In this information era, it is more important than ever to provide Canadians with reliable and timely data in order to enable informed decision-making.
Statistics Canada is using web scraping to gather data efficiently. Web scraping is a process by which information is collected and copied from the Internet for analysis.
The use of web scraping is part of a broader effort to reduce burden on businesses and organizations while continuing to provide high-quality, timely data in a cost-effective manner.

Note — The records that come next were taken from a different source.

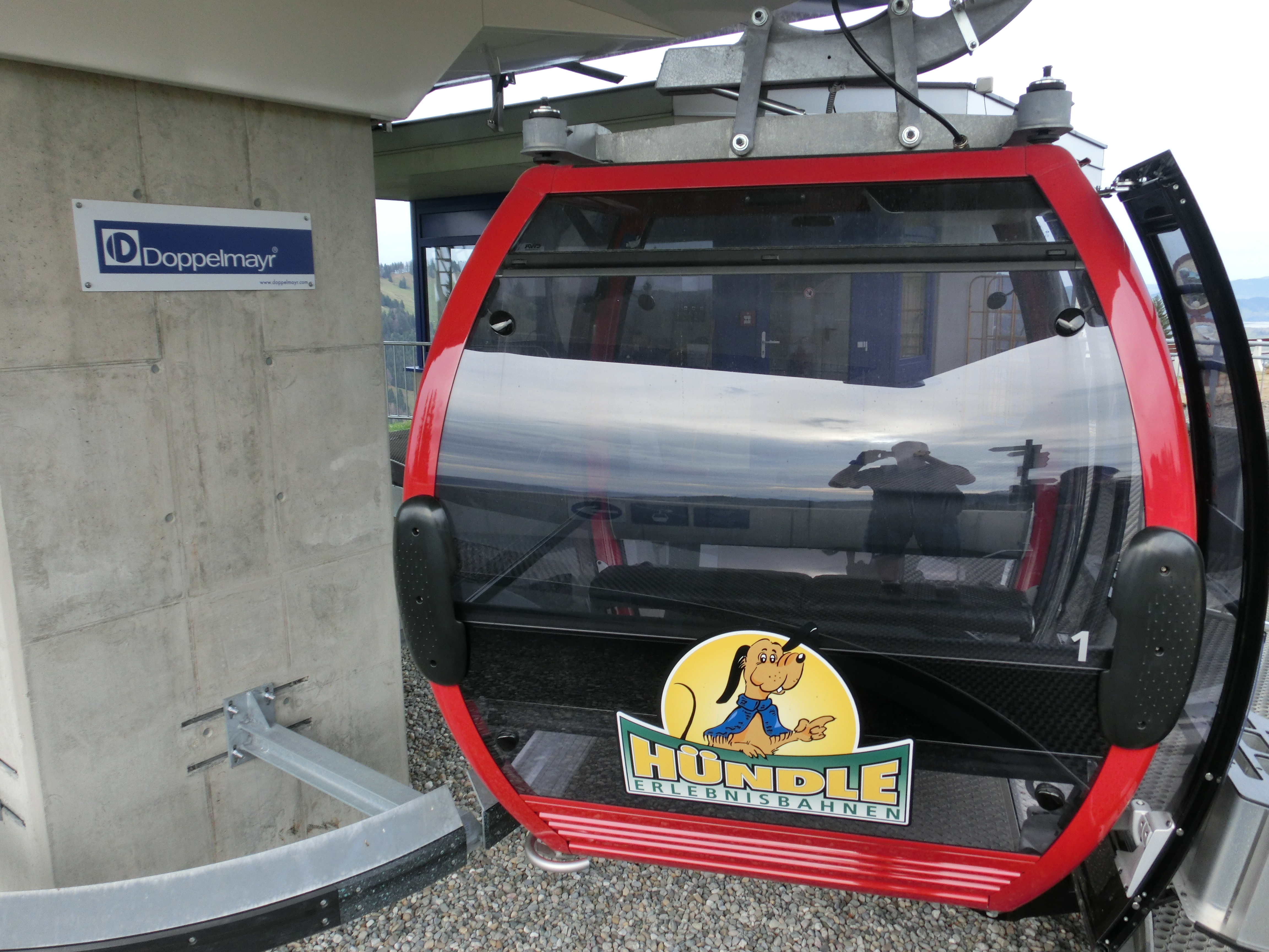 Deutschland - Bayern - Landkreis Oberallgäu - Oberstaufen: Hündlebahn, Gondel an der Bergstation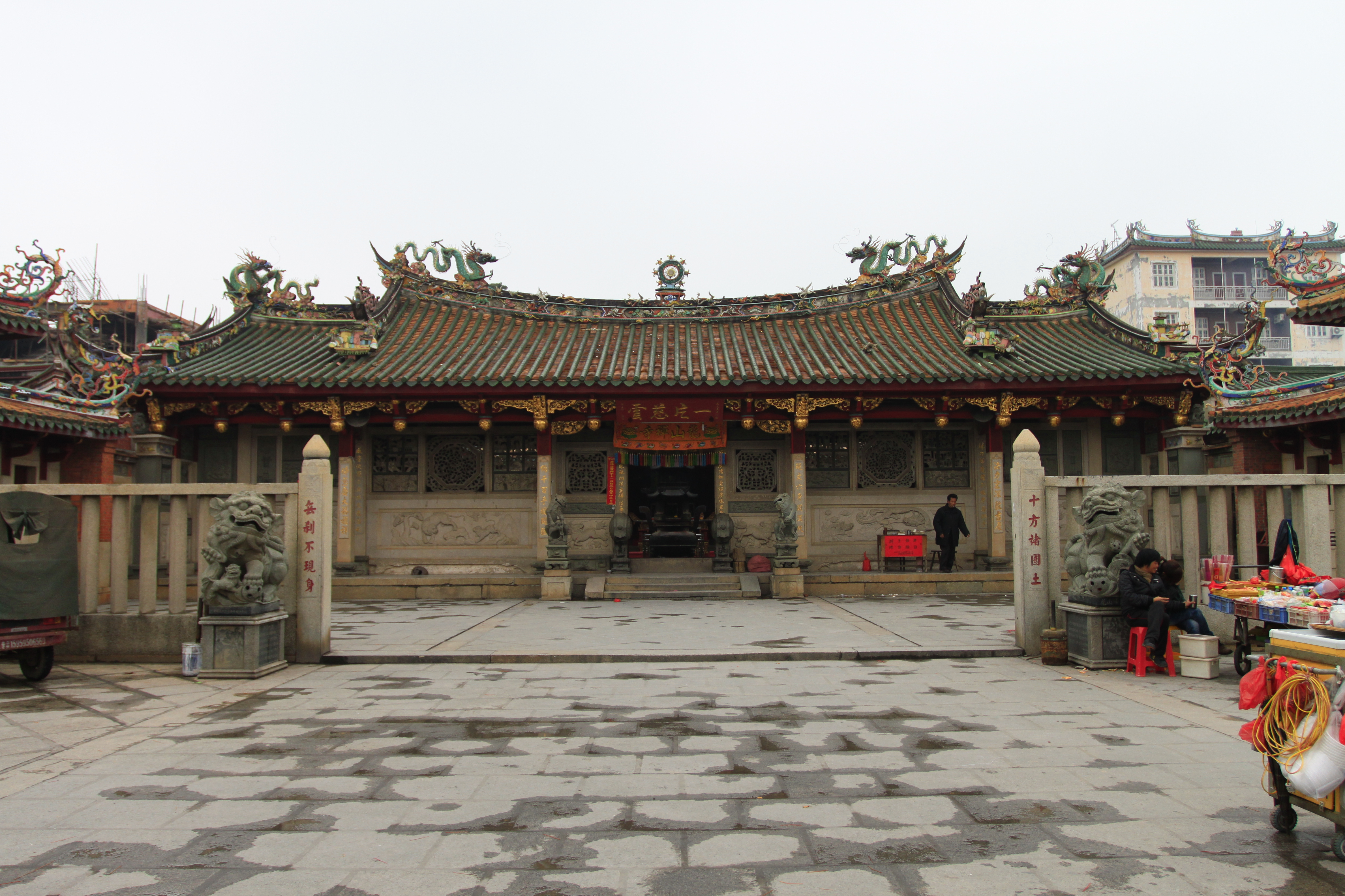 安海龙山寺，位于中国福建省晋江市安海镇。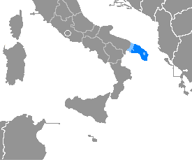 Idioma salentino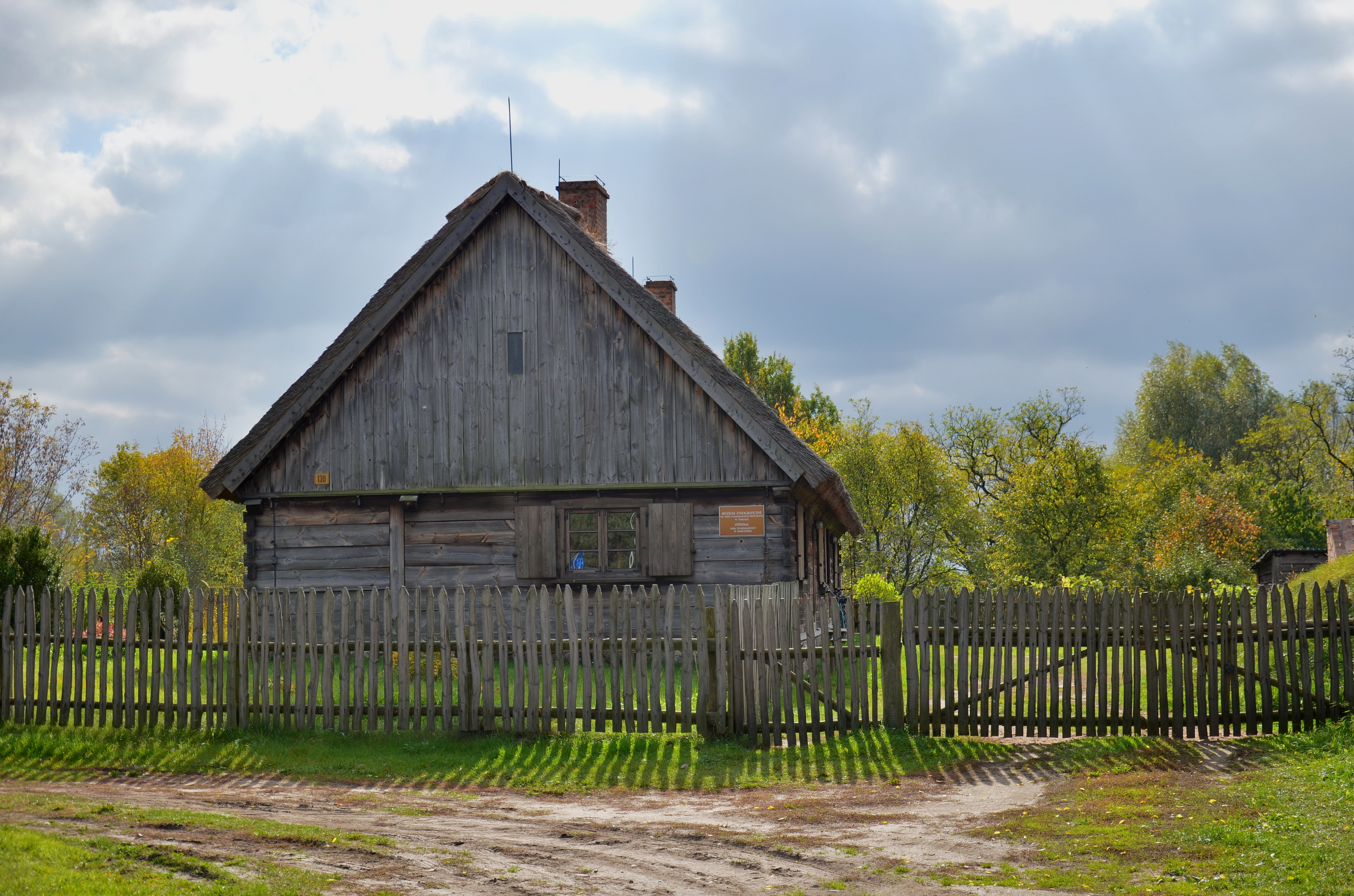 Zagroda Rybacko-Rolnicza w Kaszczorku, Oddział Muzeum Etnograficznego im. Marii Znamierowskiej-Prüfferowej w Toruniu

In the spirit of openness and transparency, Statistics Canada is committed to respecting the following best practices when conducting web scraping.
Statistics Canada will:
- Transparency
- carry out web scraping activities in a transparent, consistent and ethical manner;
- notify the relevant companies that web scraping activities will be taking place;
- publish the results of the web scraping activities on its website;
- conduct all web scraping activities on Statistics Canada authorized computer equipment connected to its highly secure networks and secure the data on encrypted servers.
- Ethics
- use web scraped data appropriately and responsibly in statistical programs in order to facilitate fulfilment of its mandate;
- collect only data available to the public from businesses and organizations for use in its statistical and research programs;
- take steps to minimize burden on the websites, such as scraping during off-peak hours and only as needed, and coordinating data requirements across statistical programs to avoid duplicating efforts;
- use an application programming interface (API) when possible in lieu of web scraping;
- limit collection to only what is necessary and proportional for the production of the required statistical outputs.
Statistics Canada will not:
- scrape personal information about individuals from any website;
- scrape personal information that could establish a profile of individuals;
- resell web scraped data or use them for commercial purposes;
- scrape any information that will not be used to produce statistical outputs.